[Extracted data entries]
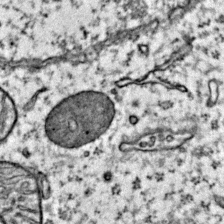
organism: Mouse
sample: Primary visual cortex
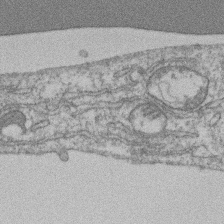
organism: Mouse
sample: T cell stromal cell synapse
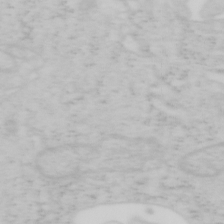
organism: Mouse
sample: OT-I killer T cells with ID8 ovarian cancer cells
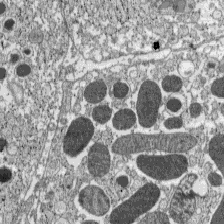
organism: C57BL Mouse
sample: Pancreatic islet
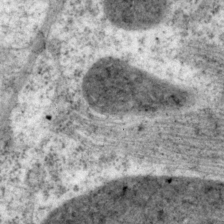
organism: P. pacificus
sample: Pharynx
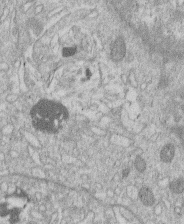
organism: Human
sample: Macrophage cells
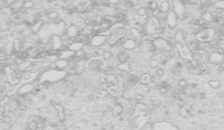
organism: Mouse
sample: Multiciliated cells
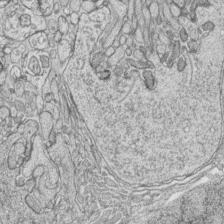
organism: Zebrafish
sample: synaptic ribbons in rod cells and cone cells
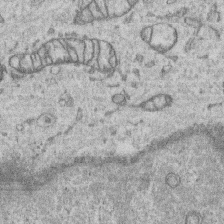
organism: Human
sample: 1205lu cells
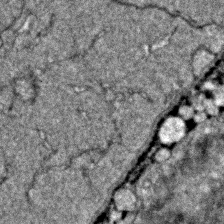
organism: Zebrafish
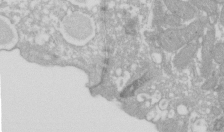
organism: Xenopus
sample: Cilia; centrioles in frog embryo cells
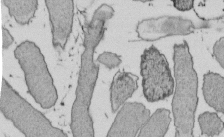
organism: E. coli
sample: Bacterial nucleoid
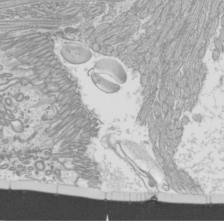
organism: Mouse
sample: Cilia; mouse epididymis
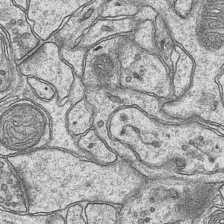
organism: Mouse
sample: CA1 Hippocampus
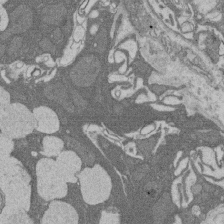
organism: Rat
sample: Salivary granule
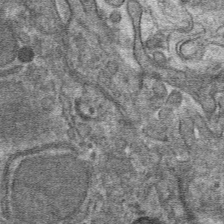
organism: Mouse
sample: Mouse hepatocytes
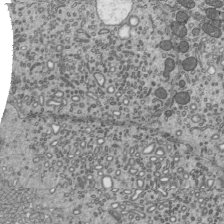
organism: Mouse
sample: Mouse epididymis efferent ductule cilia
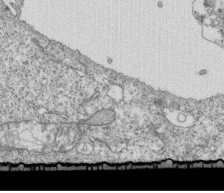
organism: Human
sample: HeLa cell HIV synapse
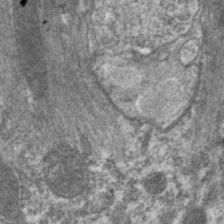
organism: C. elegans
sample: Pharynx
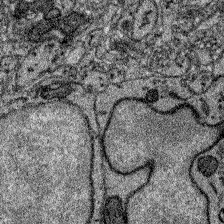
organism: Zebrafish
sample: Larval olfactory bulb
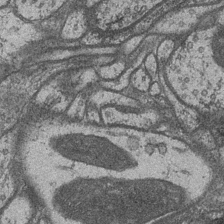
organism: Drosophila
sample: Optic medulla
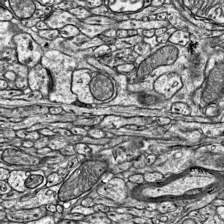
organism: Mouse
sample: Visual Cortex
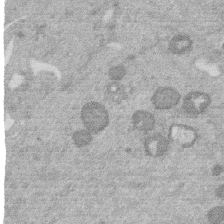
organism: Mouse
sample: Dividing mouse embryo 1 cell stage
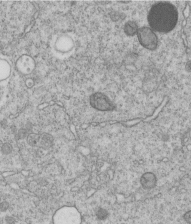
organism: C. elegans
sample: C. elegans embryo early stage
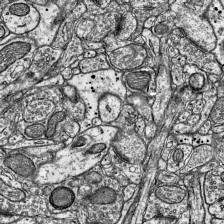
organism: Mouse
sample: Visual Cortex
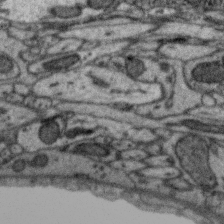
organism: Zebra finch
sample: Brain
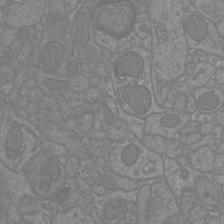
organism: Mouse
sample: Cortical neurons
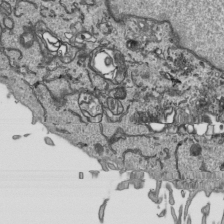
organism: Human
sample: Mitochondria in HCT116 cells
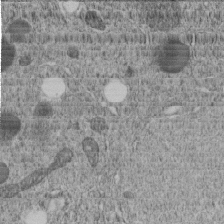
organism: C. elegans
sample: C. elegans embryo early stage
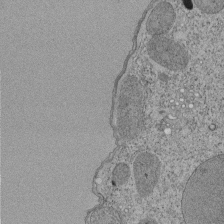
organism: Tetrahymena
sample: Cilia in tetrahymena
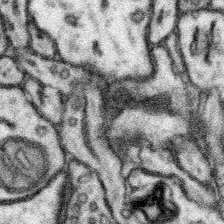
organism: Mouse
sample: Somatosensory cortex neuropil
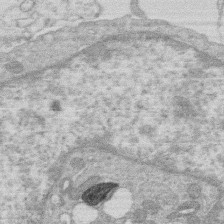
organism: Human
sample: Macrophage cells
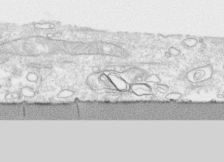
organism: Human
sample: CRL-1474
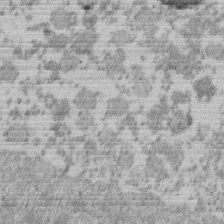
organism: Mouse
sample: Dividing mouse embryo 1 cell stage
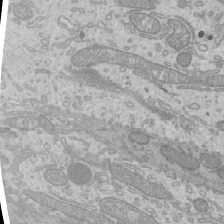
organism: Mouse
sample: Cilia; mouse epididymis

◆ Exercise details
All of the entries above need to be repeated exactly, minus the pictures.

◆ Reply to the task
organism: Mouse
sample: Primary visual cortex
organism: Mouse
sample: T cell stromal cell synapse
organism: Mouse
sample: OT-I killer T cells with ID8 ovarian cancer cells
organism: C57BL Mouse
sample: Pancreatic islet
organism: P. pacificus
sample: Pharynx
organism: Human
sample: Macrophage cells
organism: Mouse
sample: Multiciliated cells
organism: Zebrafish
sample: synaptic ribbons in rod cells and cone cells
organism: Human
sample: 1205lu cells
organism: Zebrafish
organism: Xenopus
sample: Cilia; centrioles in frog embryo cells
organism: E. coli
sample: Bacterial nucleoid
organism: Mouse
sample: Cilia; mouse epididymis
organism: Mouse
sample: CA1 Hippocampus
organism: Rat
sample: Salivary granule
organism: Mouse
sample: Mouse hepatocytes
organism: Mouse
sample: Mouse epididymis efferent ductule cilia
organism: Human
sample: HeLa cell HIV synapse
organism: C. elegans
sample: Pharynx
organism: Zebrafish
sample: Larval olfactory bulb
organism: Drosophila
sample: Optic medulla
organism: Mouse
sample: Visual Cortex
organism: Mouse
sample: Dividing mouse embryo 1 cell stage
organism: C. elegans
sample: C. elegans embryo early stage
organism: Mouse
sample: Visual Cortex
organism: Zebra finch
sample: Brain
organism: Mouse
sample: Cortical neurons
organism: Human
sample: Mitochondria in HCT116 cells
organism: C. elegans
sample: C. elegans embryo early stage
organism: Tetrahymena
sample: Cilia in tetrahymena
organism: Mouse
sample: Somatosensory cortex neuropil
organism: Human
sample: Macrophage cells
organism: Human
sample: CRL-1474
organism: Mouse
sample: Dividing mouse embryo 1 cell stage
organism: Mouse
sample: Cilia; mouse epididymis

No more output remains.